» **THE PROBLEM**
Nothing but an exact copy is asked for: the lines in the material below from the one with "شعار حزب مصر 2000" through the one with "Komponistin & Klarinettistin", pictures excluded.

» **MATERIAL SUPPLIED**
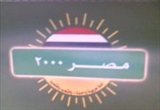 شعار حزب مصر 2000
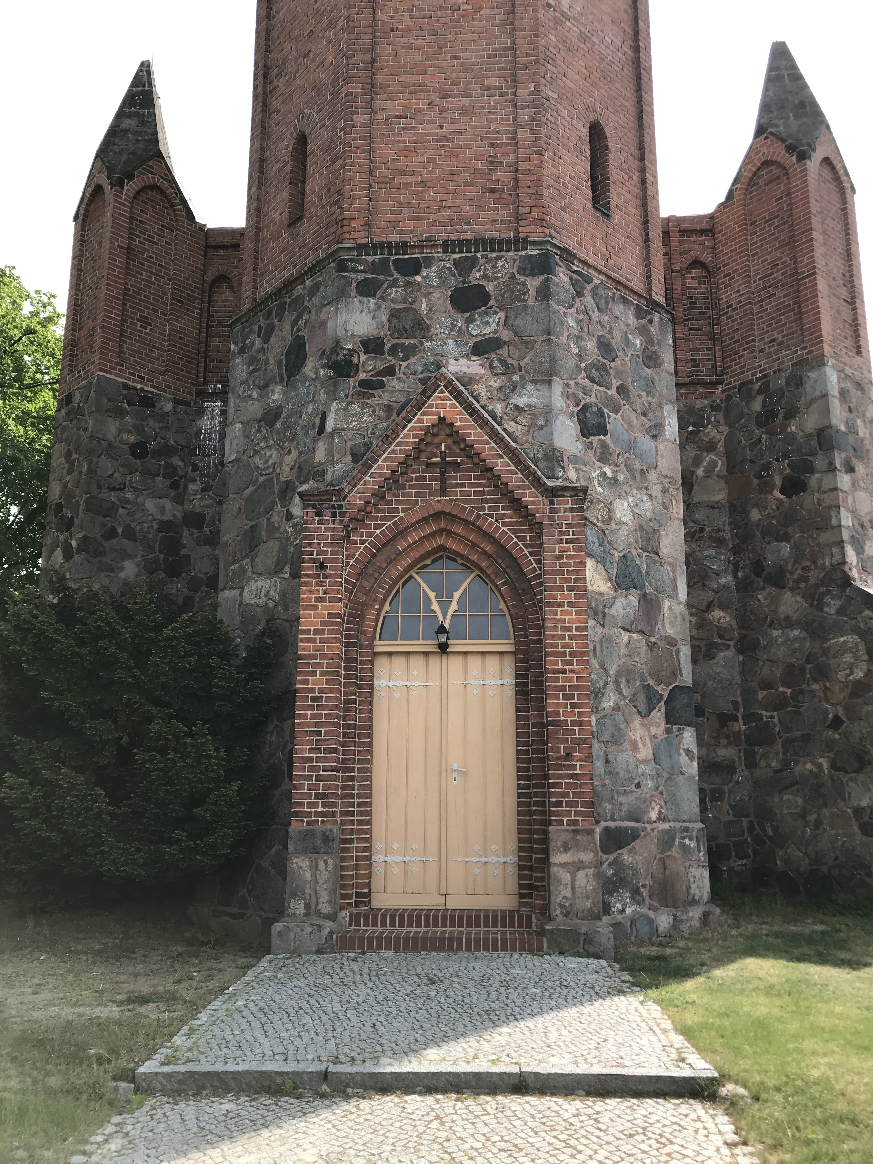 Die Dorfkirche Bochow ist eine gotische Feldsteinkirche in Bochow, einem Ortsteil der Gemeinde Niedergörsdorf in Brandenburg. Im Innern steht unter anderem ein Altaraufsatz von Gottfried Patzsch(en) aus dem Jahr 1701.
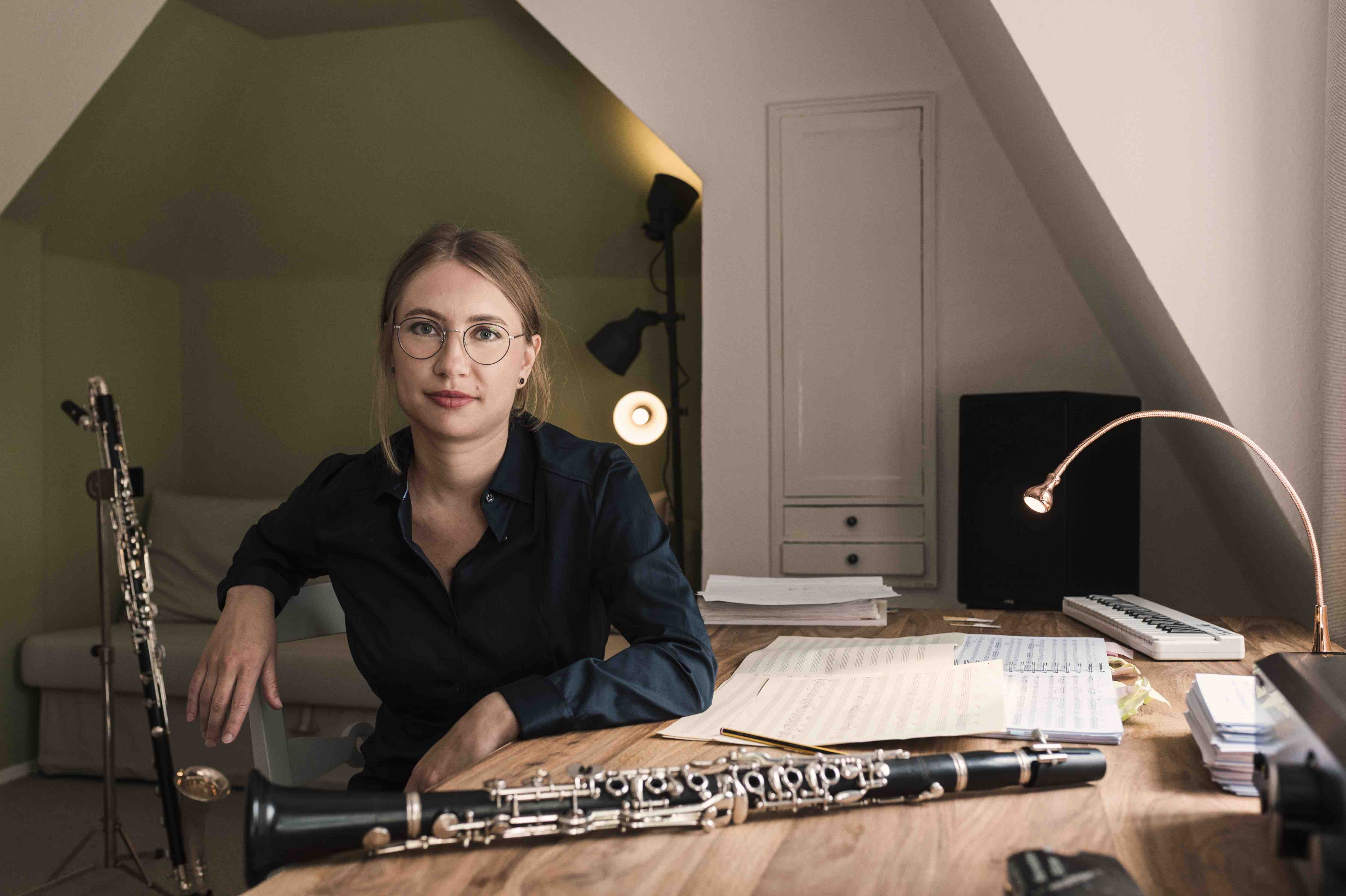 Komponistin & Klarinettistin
* * *
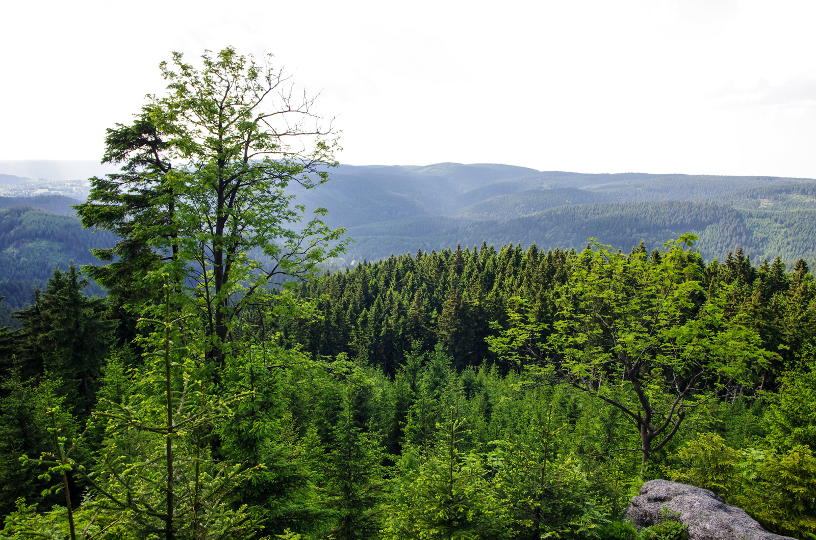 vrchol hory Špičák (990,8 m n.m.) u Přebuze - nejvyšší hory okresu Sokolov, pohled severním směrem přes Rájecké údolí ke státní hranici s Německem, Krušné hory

» **ANSWER TO THIS PROBLEM**
 شعار حزب مصر 2000
 Die Dorfkirche Bochow ist eine gotische Feldsteinkirche in Bochow, einem Ortsteil der Gemeinde Niedergörsdorf in Brandenburg. Im Innern steht unter anderem ein Altaraufsatz von Gottfried Patzsch(en) aus dem Jahr 1701.
 Komponistin & Klarinettistin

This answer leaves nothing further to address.